The Hon’ble HC, Gujarat in the matter of State of Gujarat v. Advanced Systek Private Limited [R/Special Civil Application No. 8391 of 2019 dated July 24, 2020] dismissed the appeal challenging the refund of excess tax deposited by the Assessee and held that the Revenue department has to refund the excess tax deposited by the Assessee on fixed price contract. Further, the Revenue department cannot forfeit the excess amount of tax deposited by the Assessee.
Facts:
Advanced Systek Private Limited (“the Assessee”) is engaged in the business of sale of machineries to public sector companies in oil and gas sector. The Assessee received purchase orders from the Companies who had invited bids for the installation of the machinery and after receiving global tenders and the Assessee was supposed to deliver goods at a fixed price irrespective of the tax payable or any other expenses which were to be incurred by the Assessee. The Assessee mistakenly considered the applicable rate of tax at 10% / 12.5% instead of 4% thereby, depositing excess Central Sales Tax (“CST”).
Revenue Contention’s:
The Revenue department submitted that during the course of assessment it has right to forfeit the alleged excess amount of CST deposited by the Assessee on the ground that the tax amount is shown separately in the commercial invoices prepared by the Assessee. Therefore, such tax would be part of the inclusive amount of sale price and would amount to the tax collected by the Assessee and if the refund is granted to the Assessee, it would amount to unjust enrichment.
Issue:
Whether the excess tax paid by the Assessee can be forfeited by the department or the same is required to be refunded to the Assessee in case of fixed price contract.
Held:
The Hon’ble HC, Gujarat in R/Special Civil Application No. 8391 of 2019 dated July 24, 2020 held as under:
- The Court observed that when the Assessee has sold the goods on the price, which is inclusive of taxes, the turnover is to be calculated as per the formula provided in Section 8A of the Central Sales Tax Act, 1956 (“CST Act, 1956”). In the facts of the case, the rate of CST applicable for the goods supplied by the Assessee is 4%. Therefore, 4% tax is required to be applied on the turnover as calculated under Section 8A of the CST Act, 1956.

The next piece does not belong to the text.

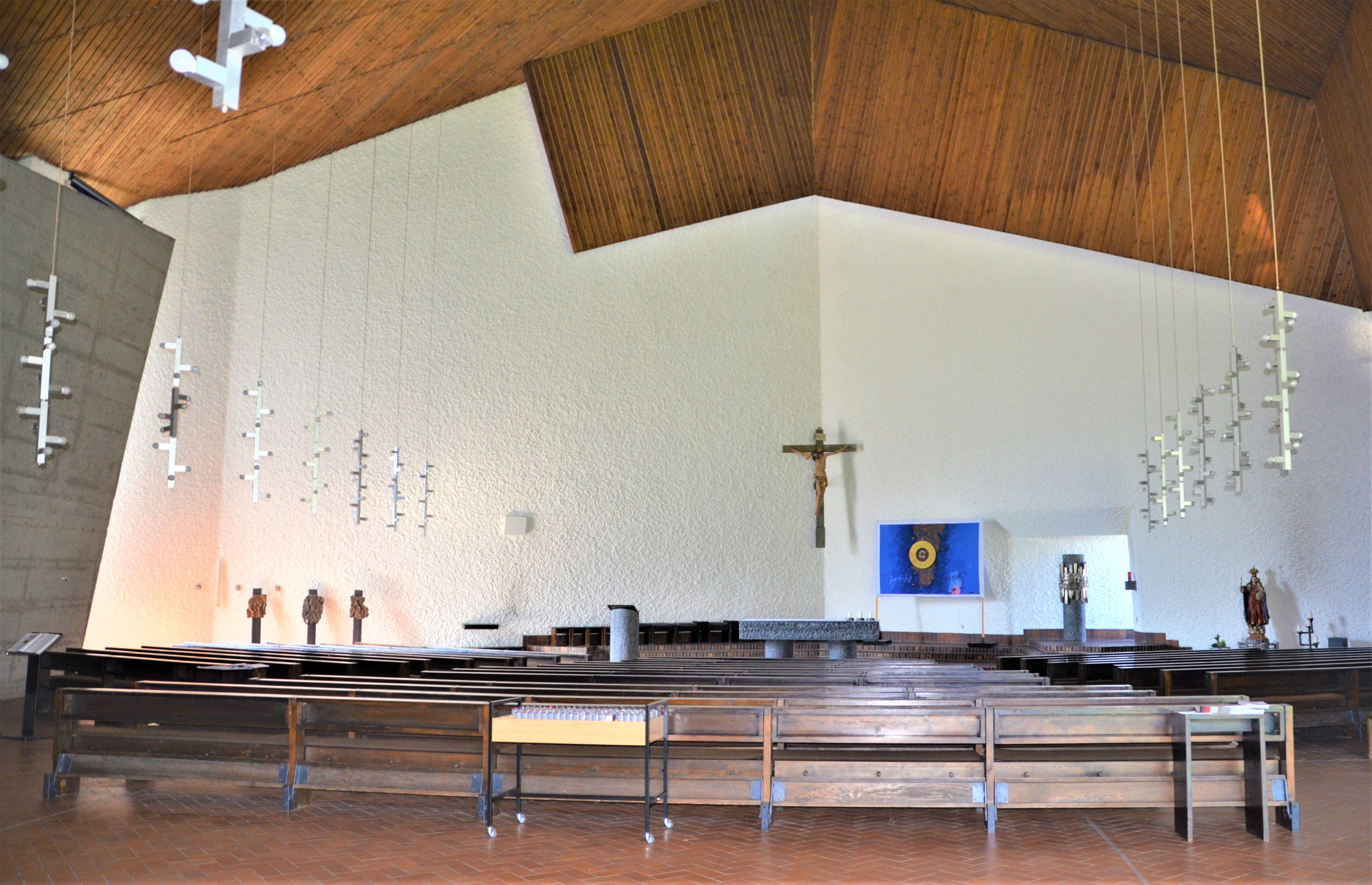 Innenraum der St. Michaels-Kirche in der Weststadt von Schwäbisch Gmünd

- The Assessee deposited the CST at the rate of 10% – 12.5% by making reverse working of the turnover under Section 8A of the CST Act, 1956. The correct amount of tax payable would be therefore, much less than what the Assessee has deposited. This has resulted into the excess amount of tax deposited by the Assessee amounting to Rs. ₹ 1, 81, 49,641/-.
- In the facts of the present case, the Assessee cannot be said to have collected the CST at the rate of 10% or 12% from its buyers/receiver of the goods in view of the contract of fixed price, there is no question of passing over the same to its buyer in view of the decisions of the Apex Court in the case of Mafatlal Industries Ltd. v. Union of India [ 1997 (89) E.L.T. 247 (SC)]. Even otherwise the provisions of the CST Act, 1956 do not contemplate any power to forfeiture of refund by the Revenue department.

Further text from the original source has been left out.